→ DIRECTIONS FOR THIS TASK: The whole listing below must be printed again exactly, images excluded.

→ DATASET SECTION:
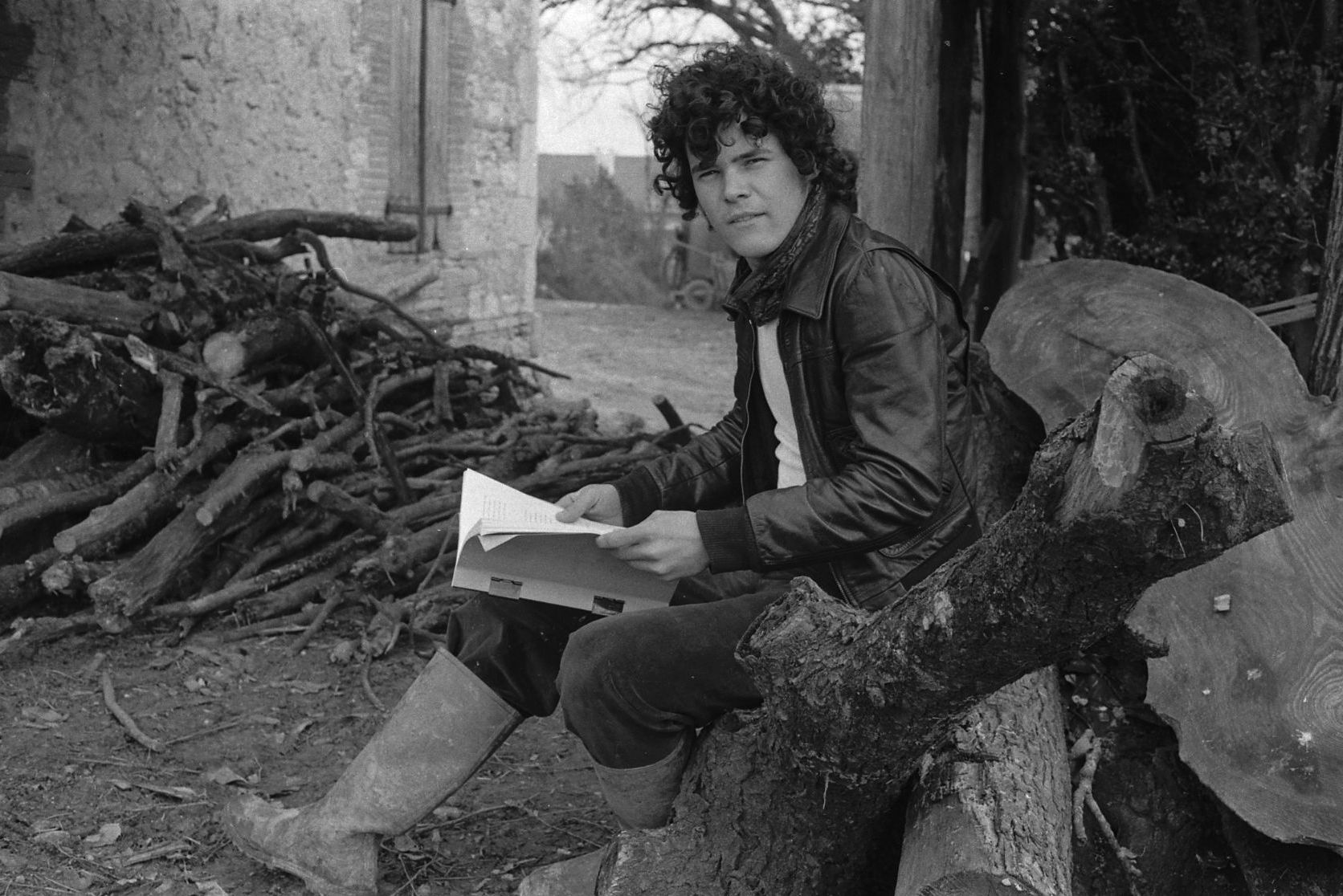 Durfort-Lacapelette (Tarn-et-Garonne). 5 Février 1975. Vue de Pierre Blaise relisant son texte assis sur un tronc d'arbre.
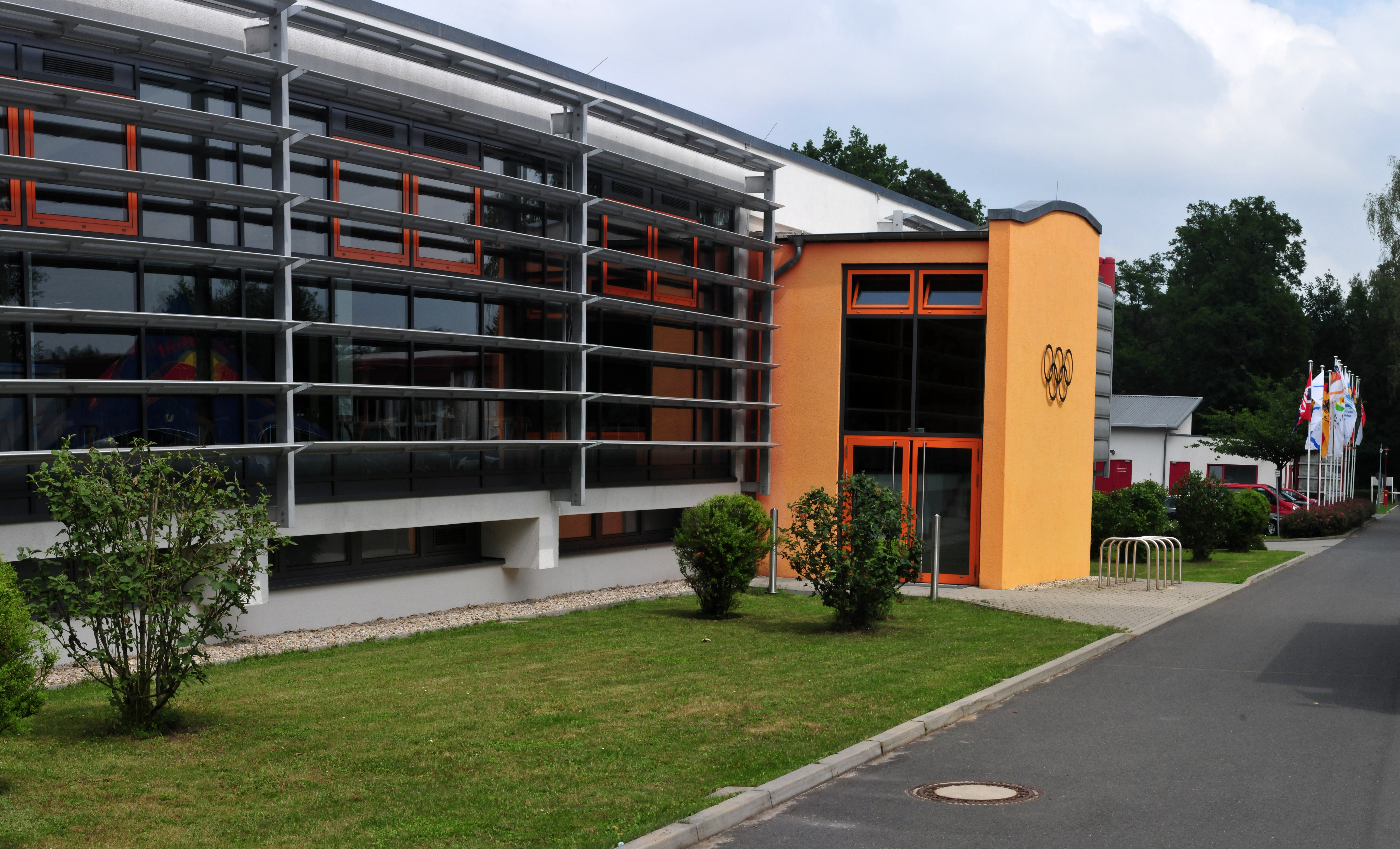 Pressetermin Olympiamannschaft in Kienbaum
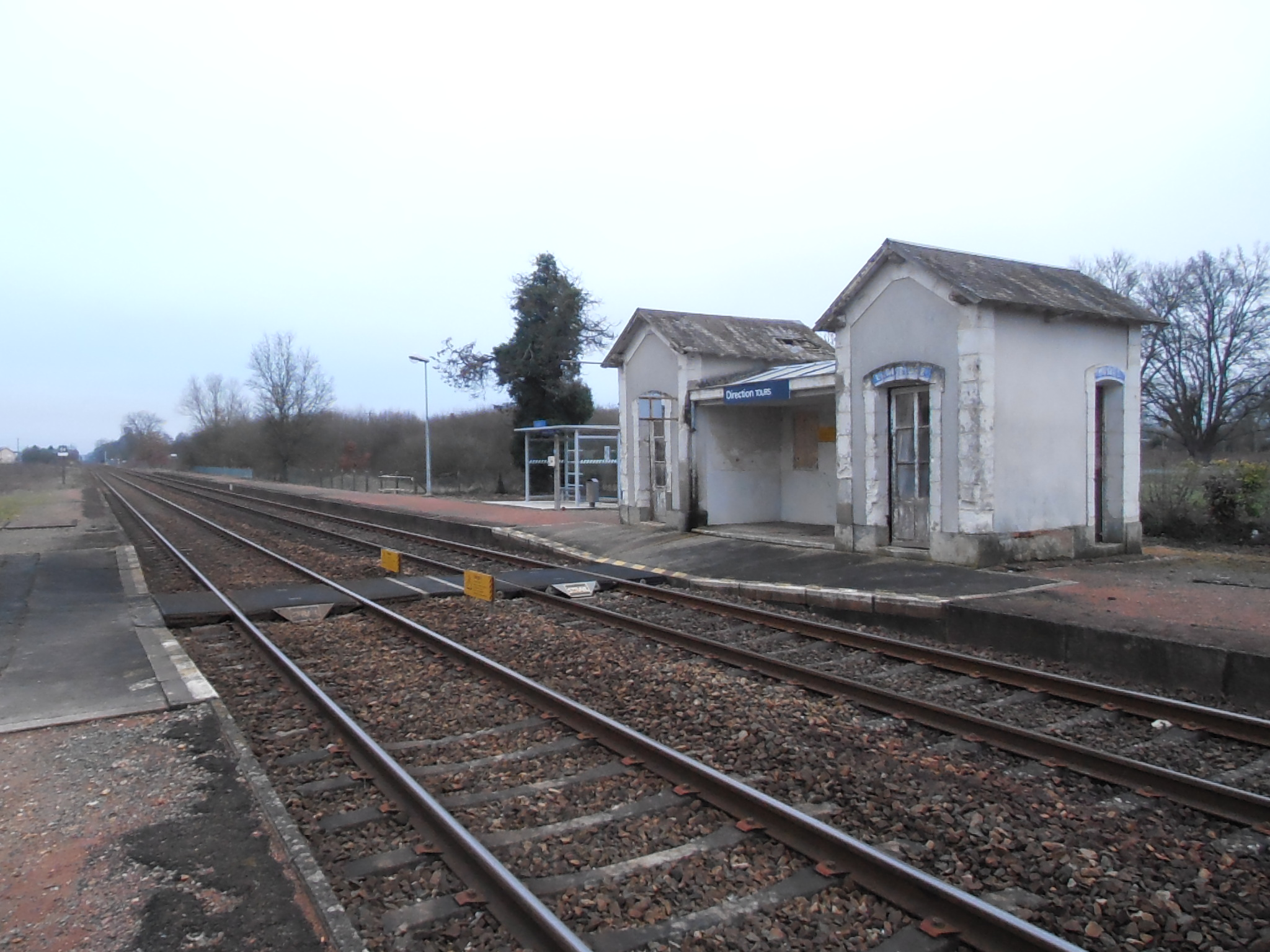 L'aubette de l'autre côté de la gare

→ ANSWER BOX:
 Durfort-Lacapelette (Tarn-et-Garonne). 5 Février 1975. Vue de Pierre Blaise relisant son texte assis sur un tronc d'arbre.
 Pressetermin Olympiamannschaft in Kienbaum
 L'aubette de l'autre côté de la gare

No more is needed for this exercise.